Partner at Fenwick Elliott, London

A sense of wanting to be at the forefront of justice and make a difference led me to read Law at Oxford. I had always had an interest in the built environment and found construction law when looking through directories when applying for a training contract.

Karen Gidwani

I was extremely lucky to have a very supportive family, with great role models. I did not go to a school that encouraged academic success and, growing up in the 1980s and early 1990s as one of a handful of Asian children in my school, it was relatively tough. However, outside school, I was surrounded by people who motivated and inspired me and whose stories showed that despite adversity in many different forms you can still achieve success.

I came through the traditional route of law degree followed by training contract. Competition was fierce and in many ways your face still needed to fit. I was offered a training contract at Sharpe Pritchard, largely due to my interest in construction law, and qualified in 1999.

To be appointed senior partner of Fenwick Elliott from next year makes me feel a real mix of excitement and responsibility to remain at the forefront of what we do. I have watched the firm grow from strength to strength with an incredibly strong and supportive leadership team over the past 24 years. I’m exceptionally proud of the firm, its culture and what it has achieved, and I’m keen to continue that.

To become senior partner is a great achievement. But it wouldn’t have been possible without the support of many people – particularly my husband, who stepped back from his career when mine began to progress about 15 years ago.

As a senior partner, I’ll be both an outward-facing ambassador for the firm and responsible for management within the firm at all levels, part of which will include developing our extremely talented team.

'To become senior partner next year is a great achievement. But it wouldn’t have been possible without the support of many people – particularly my husband, who stepped back from his career when mine began to progress about 15 years ago'

My practice of construction and energy law encompasses a wide range – everything from large-scale building disputes, requiring a lot of strategic dispute avoidance advice, to construction adjudication disputes relating to time and money, complex international arbitrations, and ongoing advice on matters relating to operational offshore windfarms. I enjoy the nature of the disputes, building relationships with our clients who work in such an important sector, working with talented individuals – our team at Fenwick Elliott, barristers, clients and experts – and getting involved with the real-world engineering and architectural issues that we have to understand in order to successfully manage our cases.

I have been a member of the Technology and Construction Solicitors’ Association for many years. More recently I was co-opted onto the TECSA committee to lead their ED&I work. This has included the publishing of an ED&I policy. My current focus is on diversity in the TECSA adjudicator panel.
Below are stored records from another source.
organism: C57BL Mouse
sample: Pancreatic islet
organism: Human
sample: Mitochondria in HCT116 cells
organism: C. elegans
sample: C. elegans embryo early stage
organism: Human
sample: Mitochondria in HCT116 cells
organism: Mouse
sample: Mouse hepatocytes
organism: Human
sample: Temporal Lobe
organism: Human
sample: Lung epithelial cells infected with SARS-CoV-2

As part of this, I chaired an afternoon panel discussion and workshop on adjudicator diversity at the annual TECSA Adjudication Conference last November, and am now working on turning the feedback from the workshop into various actions that TECSA can take forward.
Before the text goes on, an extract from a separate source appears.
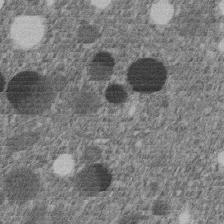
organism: C. elegans
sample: C. elegans embryo early stage
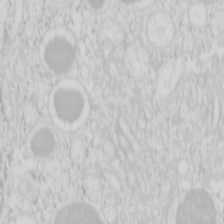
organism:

Physically being in the Supreme Court for MT Højgaard v E.ON was inspiring. But in terms of career highs, I’d say this would be the satisfaction of bringing an exceptionally complicated – sometimes multi-party – dispute to a conclusion in line with the target outcome agreed with the client. This isn’t always as binary as ‘winning’ or ‘losing’ a court case or arbitration. Being able to help steer a client through those choppy waters successfully is hugely rewarding.

A more literal career high was my very first site visit to the Second Severn Crossing – the ‘new’ Severn Bridge. We were taken to the very top of one of the 100-metre-plus concrete pylons from which the bridge’s suspension cables are hung. If I wasn’t bitten by the construction bug at that point I certainly was afterwards!